*Input data:*
[Start of Attachment]

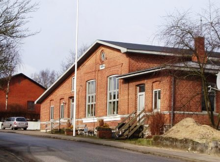 Forsamlingshuset Veddum Sal. I 1880 stiftede fremsynede og initiativrige mænd og kvinder en afholdsforening i Veddum. Foreningen købte i 1883 en udstillingsbygning i Aalborg. Bygningen, som oprindelig vor opført som træbygning på landmandsforsamlingen i Karolinelund (der hvor Tivoli ligger i dag), blev revet ned og transporteret de 42 km. til Veddum i hestevogne. Her blev den genopført som Østhimmerlands første og største forsamlingshus, der blev indviet i august 1884. Løverne, som er Veddum Sals kendetegn, blev også købt på landmandsforsamlingen, og har holdt vagt siden 1884. Salen blev frem til 1978 drevet af Veddum Afholdsforening med skiftende værter, herefter overgik den først til selvejende institution og senere foreningsejet med bestyrelsen, som den arbejdende kraft. Ud over anvendelse til familie- og årstidens fester, flæskespil, præmiewhist m.v. bruges lokalerne til aftenskole, loppemarkeder, dilettant, generalforsamlinger m.m.
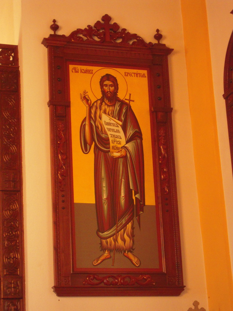 Ikona Svetog Jovana u manastiru Krupa.
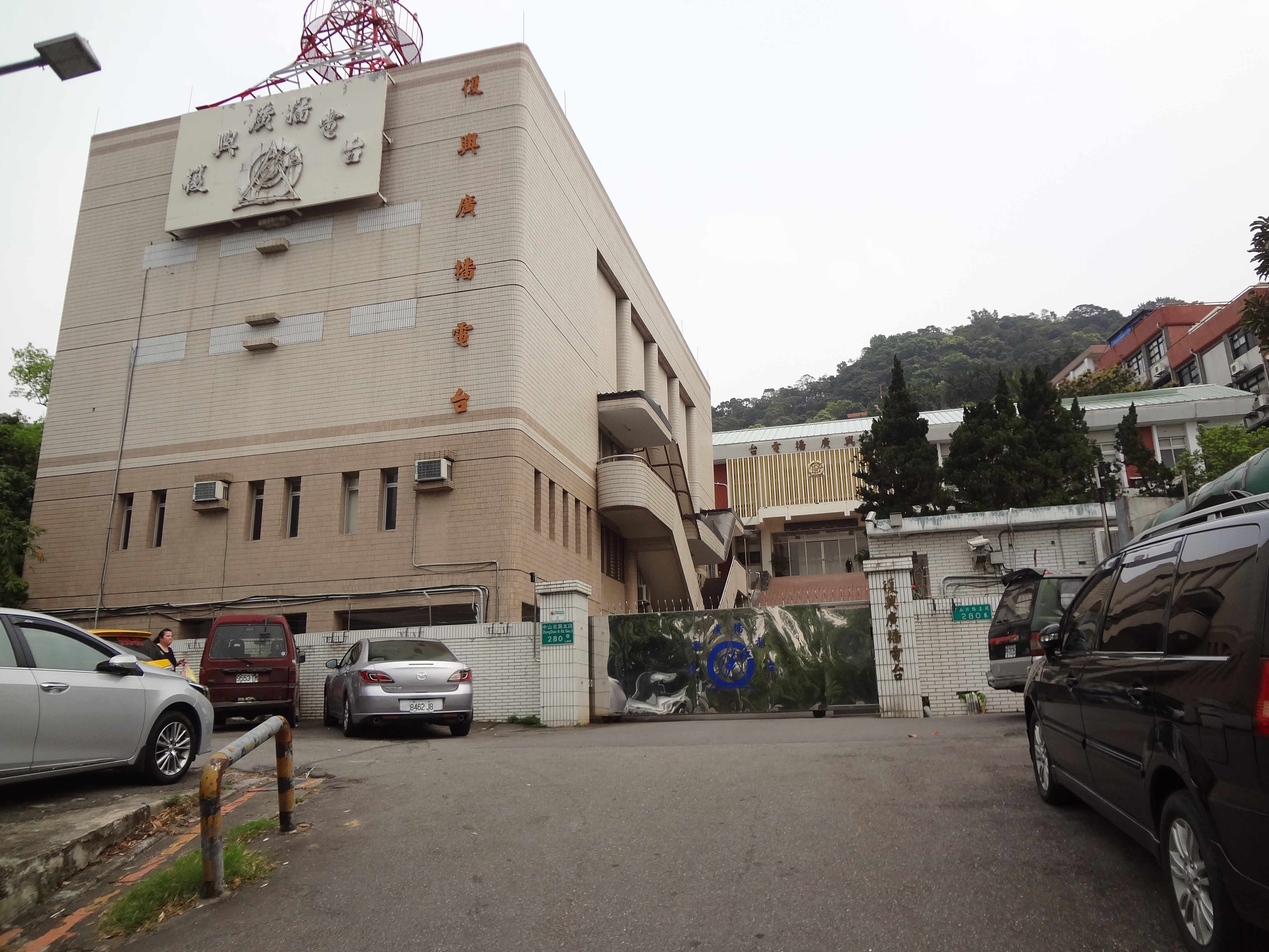 復興廣播電臺總臺，位於臺北市士林區中山北路五段280巷5號。

[End of Attachment]

*Directions:* Could you give the listing above again word for word, without any pictures?

*Solution to this task:*
 Forsamlingshuset Veddum Sal. I 1880 stiftede fremsynede og initiativrige mænd og kvinder en afholdsforening i Veddum. Foreningen købte i 1883 en udstillingsbygning i Aalborg. Bygningen, som oprindelig vor opført som træbygning på landmandsforsamlingen i Karolinelund (der hvor Tivoli ligger i dag), blev revet ned og transporteret de 42 km. til Veddum i hestevogne. Her blev den genopført som Østhimmerlands første og største forsamlingshus, der blev indviet i august 1884. Løverne, som er Veddum Sals kendetegn, blev også købt på landmandsforsamlingen, og har holdt vagt siden 1884. Salen blev frem til 1978 drevet af Veddum Afholdsforening med skiftende værter, herefter overgik den først til selvejende institution og senere foreningsejet med bestyrelsen, som den arbejdende kraft. Ud over anvendelse til familie- og årstidens fester, flæskespil, præmiewhist m.v. bruges lokalerne til aftenskole, loppemarkeder, dilettant, generalforsamlinger m.m.
 Ikona Svetog Jovana u manastiru Krupa.
 復興廣播電臺總臺，位於臺北市士林區中山北路五段280巷5號。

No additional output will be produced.